* **To do**
Counting only the lines below that contain the word "cells", what is the total? Give it with no other words.

* **Data for analysis**
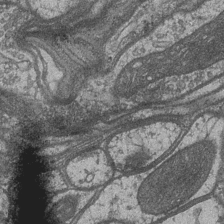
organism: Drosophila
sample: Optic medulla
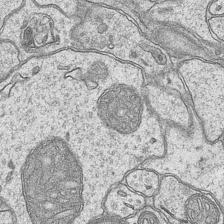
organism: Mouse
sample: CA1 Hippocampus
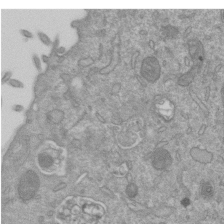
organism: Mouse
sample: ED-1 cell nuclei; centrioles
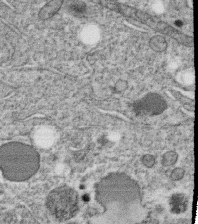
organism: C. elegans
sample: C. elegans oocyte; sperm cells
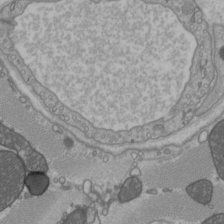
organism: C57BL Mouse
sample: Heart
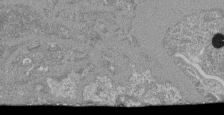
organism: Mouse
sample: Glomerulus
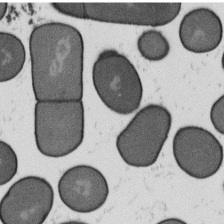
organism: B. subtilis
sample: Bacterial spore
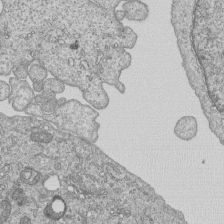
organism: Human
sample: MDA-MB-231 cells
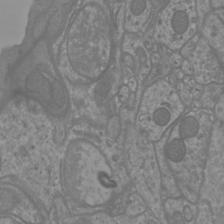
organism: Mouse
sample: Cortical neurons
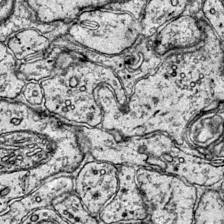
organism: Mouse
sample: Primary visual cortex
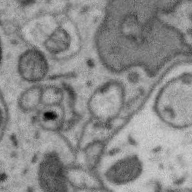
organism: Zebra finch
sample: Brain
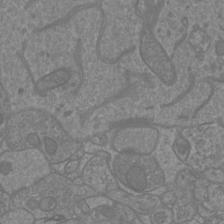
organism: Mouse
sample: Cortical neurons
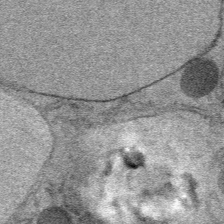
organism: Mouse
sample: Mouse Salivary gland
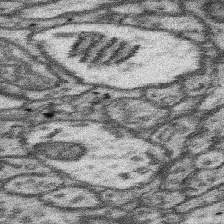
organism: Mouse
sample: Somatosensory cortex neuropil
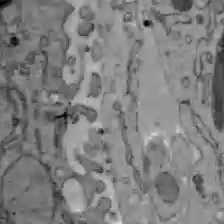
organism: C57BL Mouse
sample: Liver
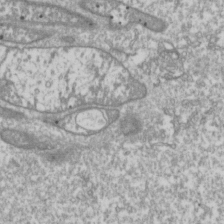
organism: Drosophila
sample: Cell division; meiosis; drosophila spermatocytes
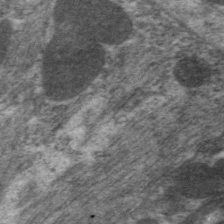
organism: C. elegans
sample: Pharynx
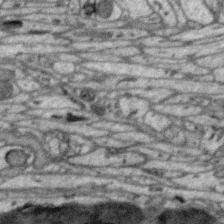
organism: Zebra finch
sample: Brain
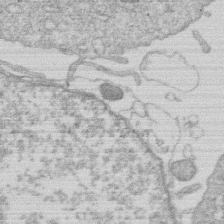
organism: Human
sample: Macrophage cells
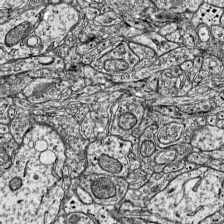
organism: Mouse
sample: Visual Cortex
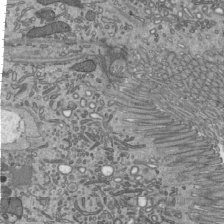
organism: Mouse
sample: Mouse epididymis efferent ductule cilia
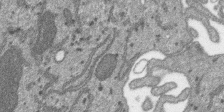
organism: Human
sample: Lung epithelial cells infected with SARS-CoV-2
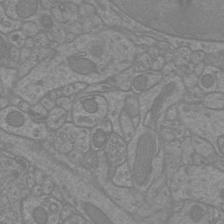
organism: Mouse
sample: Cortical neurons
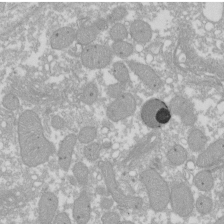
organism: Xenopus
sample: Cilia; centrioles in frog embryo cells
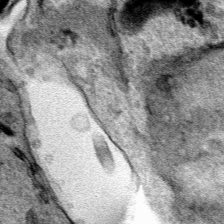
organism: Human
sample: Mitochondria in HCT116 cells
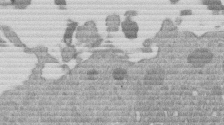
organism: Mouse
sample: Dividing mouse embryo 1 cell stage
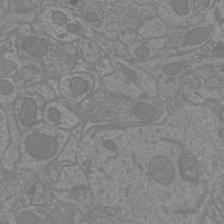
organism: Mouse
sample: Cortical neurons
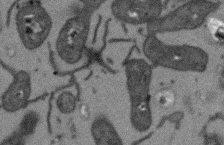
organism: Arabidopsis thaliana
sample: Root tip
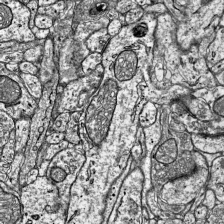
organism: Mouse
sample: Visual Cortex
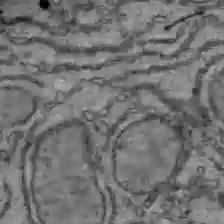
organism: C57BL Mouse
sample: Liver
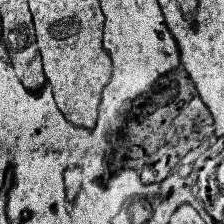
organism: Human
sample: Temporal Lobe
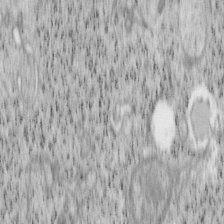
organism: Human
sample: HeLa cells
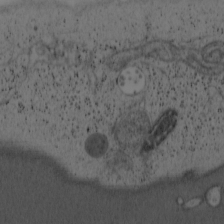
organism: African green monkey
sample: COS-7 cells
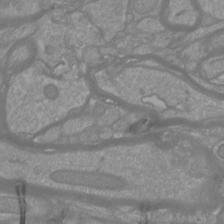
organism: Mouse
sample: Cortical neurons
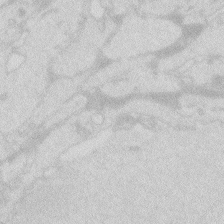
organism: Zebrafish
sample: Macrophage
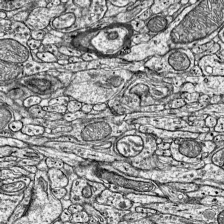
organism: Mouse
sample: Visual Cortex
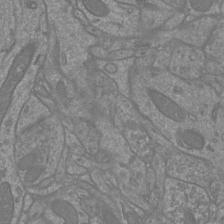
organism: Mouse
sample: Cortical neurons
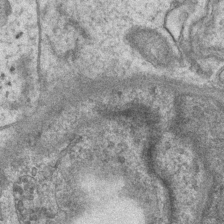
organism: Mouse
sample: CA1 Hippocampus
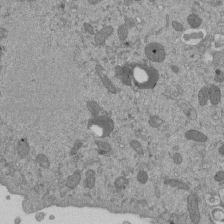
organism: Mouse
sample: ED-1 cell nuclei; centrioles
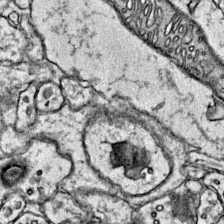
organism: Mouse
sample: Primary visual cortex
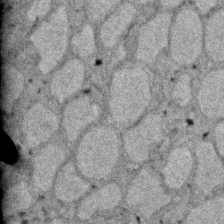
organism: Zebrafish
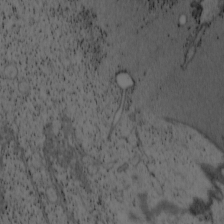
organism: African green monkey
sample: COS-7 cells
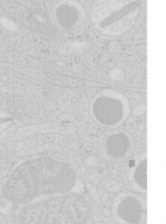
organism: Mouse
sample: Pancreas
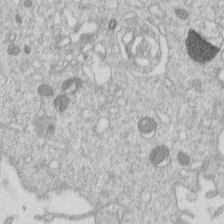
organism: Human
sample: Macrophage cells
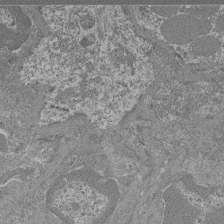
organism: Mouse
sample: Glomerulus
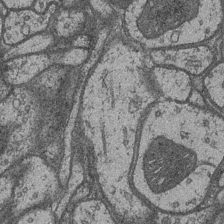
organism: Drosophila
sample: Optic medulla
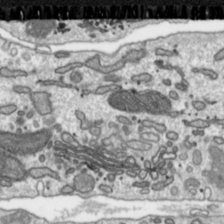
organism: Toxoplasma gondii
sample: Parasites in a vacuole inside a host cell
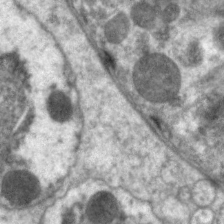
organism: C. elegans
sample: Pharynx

* **Exercise response**
10